Quick googling landed me on the nice article Beware of Enum.TryParse and many StackOverflow threads (one, two). So I applied the fix introducing Enum.IsDefined extra-check.

public static CountryCode Parse(string twoLetterCode)
{
    if (Enum.TryParse(twoLetterCode, out CountryCode countryCode))
        if (Enum.IsDefined(countryCode))
            return countryCode;

    return CountryCode.Undefined;
}

But it didn’t help, the tests still fail, however, It_should_parse_as_undefined gets another error.

Failed It_should_parse("1034567",Undefined) [27 ms]
Error Message:
   Expected: Undefined
But was:  DK

Failed It_should_parse_as_undefined [1 ms]
Error Message:
   Expected: Undefined
But was:  PL

The reason for the issue, Enum.TryParse tries to match both values AND names.
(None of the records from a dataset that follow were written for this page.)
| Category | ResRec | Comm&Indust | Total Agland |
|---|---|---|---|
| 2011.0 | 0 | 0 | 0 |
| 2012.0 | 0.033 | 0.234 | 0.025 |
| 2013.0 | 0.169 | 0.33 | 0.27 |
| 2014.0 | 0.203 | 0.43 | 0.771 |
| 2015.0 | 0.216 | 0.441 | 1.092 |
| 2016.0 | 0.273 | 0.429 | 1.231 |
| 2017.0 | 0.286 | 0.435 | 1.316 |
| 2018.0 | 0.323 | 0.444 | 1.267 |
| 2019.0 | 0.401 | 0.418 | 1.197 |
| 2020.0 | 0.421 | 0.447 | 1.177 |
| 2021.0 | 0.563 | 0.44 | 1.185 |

So, both Enum.Parse<CountryCode>("10") and Enum.Parse<CountryCode>("DK") will give DK. As a result, if the random VAT number starts with 10 or 20 the test fails. If you need to parse by names only, there is no way to do that.

Pitfalls

Let’s recap what you must remember about Enum:

  1. It parses any numeric values even they are not part of the Enum, see dotnetfiddle.
    Enum.Parse<CountryCode>("007") // returns 7
    Enum.IsDefined(Enum.Parse<CountryCode>("007")) // returns false
    
  2. It parses both values and names of the Enum, see dotnetfiddle. There is no way to control this.
    Enum.Parse<CountryCode>("DK") // returns DK
    Enum.Parse<CountryCode>("10") // returns DK
    Enum.IsDefined(Enum.Parse<CountryCode>("DK")) // returns true
    Enum.IsDefined(Enum.Parse<CountryCode>("10")) // returns true
    

Pitfalls apply to System.Text.Json

If I implement Parse using System.Text.Json and run the tests, it will behave like the very first version of Parse. Meaning, JsonSerializer.Deserialize inherits those 2 pitfalls as well. Be careful!
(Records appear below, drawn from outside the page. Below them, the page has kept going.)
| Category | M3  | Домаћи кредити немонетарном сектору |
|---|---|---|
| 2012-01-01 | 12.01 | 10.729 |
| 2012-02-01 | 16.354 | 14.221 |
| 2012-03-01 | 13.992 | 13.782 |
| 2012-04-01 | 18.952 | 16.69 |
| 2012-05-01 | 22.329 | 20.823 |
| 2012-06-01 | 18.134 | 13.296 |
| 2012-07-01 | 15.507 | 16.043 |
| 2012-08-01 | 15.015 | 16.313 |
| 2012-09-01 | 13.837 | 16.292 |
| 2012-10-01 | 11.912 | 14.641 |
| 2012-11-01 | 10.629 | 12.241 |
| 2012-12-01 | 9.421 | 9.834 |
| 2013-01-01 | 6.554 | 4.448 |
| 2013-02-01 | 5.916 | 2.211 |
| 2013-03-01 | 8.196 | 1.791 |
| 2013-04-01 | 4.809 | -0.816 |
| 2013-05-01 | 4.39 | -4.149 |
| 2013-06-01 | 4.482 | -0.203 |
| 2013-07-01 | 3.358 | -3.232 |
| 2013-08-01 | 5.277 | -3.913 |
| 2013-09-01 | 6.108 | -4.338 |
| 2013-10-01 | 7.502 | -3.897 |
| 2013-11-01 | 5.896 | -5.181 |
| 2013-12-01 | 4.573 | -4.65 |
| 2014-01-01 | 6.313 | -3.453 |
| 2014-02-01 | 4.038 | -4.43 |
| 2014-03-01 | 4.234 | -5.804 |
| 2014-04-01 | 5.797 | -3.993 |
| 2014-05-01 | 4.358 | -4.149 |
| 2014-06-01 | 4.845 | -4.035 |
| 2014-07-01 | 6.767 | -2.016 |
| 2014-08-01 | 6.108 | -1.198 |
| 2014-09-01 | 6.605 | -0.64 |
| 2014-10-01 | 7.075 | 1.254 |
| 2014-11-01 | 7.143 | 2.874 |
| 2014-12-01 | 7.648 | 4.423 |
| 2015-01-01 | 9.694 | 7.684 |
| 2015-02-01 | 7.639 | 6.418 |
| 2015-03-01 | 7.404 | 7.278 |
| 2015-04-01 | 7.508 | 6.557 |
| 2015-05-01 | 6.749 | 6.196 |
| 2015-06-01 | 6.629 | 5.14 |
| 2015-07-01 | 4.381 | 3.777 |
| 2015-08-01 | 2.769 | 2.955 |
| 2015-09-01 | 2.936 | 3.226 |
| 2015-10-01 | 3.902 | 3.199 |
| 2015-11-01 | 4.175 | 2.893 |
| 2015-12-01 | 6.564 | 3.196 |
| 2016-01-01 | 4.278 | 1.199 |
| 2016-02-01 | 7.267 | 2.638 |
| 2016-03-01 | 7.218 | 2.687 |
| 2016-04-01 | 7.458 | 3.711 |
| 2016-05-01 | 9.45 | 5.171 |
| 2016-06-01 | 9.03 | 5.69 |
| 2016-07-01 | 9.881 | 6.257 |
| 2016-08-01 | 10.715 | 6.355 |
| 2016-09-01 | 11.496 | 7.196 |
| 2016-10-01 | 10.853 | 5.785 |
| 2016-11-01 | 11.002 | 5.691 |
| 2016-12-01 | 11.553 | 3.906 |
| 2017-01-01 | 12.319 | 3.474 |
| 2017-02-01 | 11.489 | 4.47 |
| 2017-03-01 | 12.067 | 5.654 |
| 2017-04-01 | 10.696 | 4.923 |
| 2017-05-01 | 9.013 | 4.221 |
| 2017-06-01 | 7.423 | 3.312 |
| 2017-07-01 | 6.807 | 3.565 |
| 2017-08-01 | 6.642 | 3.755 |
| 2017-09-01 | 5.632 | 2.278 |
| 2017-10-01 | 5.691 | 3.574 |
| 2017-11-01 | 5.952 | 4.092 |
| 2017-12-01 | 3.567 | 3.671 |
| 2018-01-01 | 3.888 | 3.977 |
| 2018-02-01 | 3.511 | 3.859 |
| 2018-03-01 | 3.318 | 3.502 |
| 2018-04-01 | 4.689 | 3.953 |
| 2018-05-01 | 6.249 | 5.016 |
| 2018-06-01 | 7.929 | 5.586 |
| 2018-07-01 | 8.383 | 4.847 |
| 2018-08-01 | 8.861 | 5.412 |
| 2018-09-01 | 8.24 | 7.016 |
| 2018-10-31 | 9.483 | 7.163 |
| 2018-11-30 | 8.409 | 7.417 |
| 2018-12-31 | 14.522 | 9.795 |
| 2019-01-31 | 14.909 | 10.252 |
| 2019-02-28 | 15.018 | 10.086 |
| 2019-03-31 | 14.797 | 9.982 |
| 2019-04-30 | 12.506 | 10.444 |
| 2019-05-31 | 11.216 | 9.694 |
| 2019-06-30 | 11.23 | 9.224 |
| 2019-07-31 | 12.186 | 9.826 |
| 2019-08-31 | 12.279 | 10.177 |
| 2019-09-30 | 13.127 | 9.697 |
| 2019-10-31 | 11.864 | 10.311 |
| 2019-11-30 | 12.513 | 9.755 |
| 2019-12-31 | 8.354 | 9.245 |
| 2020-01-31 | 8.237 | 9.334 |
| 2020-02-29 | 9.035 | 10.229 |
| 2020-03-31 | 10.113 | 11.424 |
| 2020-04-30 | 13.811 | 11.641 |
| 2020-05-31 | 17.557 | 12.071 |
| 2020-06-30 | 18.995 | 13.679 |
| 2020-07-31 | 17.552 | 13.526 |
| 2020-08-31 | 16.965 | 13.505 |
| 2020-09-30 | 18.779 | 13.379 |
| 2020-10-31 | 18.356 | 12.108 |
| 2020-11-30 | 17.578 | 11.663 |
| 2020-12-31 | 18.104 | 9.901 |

public static CountryCode Parse(string twoLetterCode)
{
    var options = new JsonSerializerOptions
    {
        Converters = { new JsonStringEnumConverter() }
    };
    var json = JsonSerializer.Serialize(twoLetterCode);
    return JsonSerializer.Deserialize<CountryCode>(json, options);
}

Solution

Because of the lack of a built-in way to parse by names only, let’s make it.

public static CountryCode Parse(string twoLetterCode)
{
    return Enum
        .GetValues<CountryCode>()
        .FirstOrDefault(val => Enum.GetName(val) == twoLetterCode);
}

Or this version which is more memory efficient.
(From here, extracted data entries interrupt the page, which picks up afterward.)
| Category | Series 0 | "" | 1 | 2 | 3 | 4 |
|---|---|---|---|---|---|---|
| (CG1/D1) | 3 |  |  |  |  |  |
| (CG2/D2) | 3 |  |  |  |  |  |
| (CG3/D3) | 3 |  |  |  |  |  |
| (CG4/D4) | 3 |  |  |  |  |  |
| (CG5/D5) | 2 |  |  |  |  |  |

public static CountryCode Parse(string twoLetterCode)
{
    var valueByName = EnumCache<CountryCode>.ValueByName;
    if (valueByName.TryGetValue(twoLetterCode, out var countryCode))
        return countryCode;

    return CountryCode.Undefined;
}

public class EnumCache<TEnum> where TEnum : struct, Enum
{
    public static readonly Dictionary<string, TEnum> ValueByName
        = Enum.GetValues<TEnum>().ToDictionary(Enum.GetName);
}

Tests are green, we are done. I could not find an easy way how to change the behavior for System.Text.Json.

By the way, you could scream: Hey man, why do you use invalid VAT numbers?. Shhh. Quiet! Let’s keep it a secret :)

As always, you can find the listed code in Gaev.Blog.Examples.EnumParsePitfall.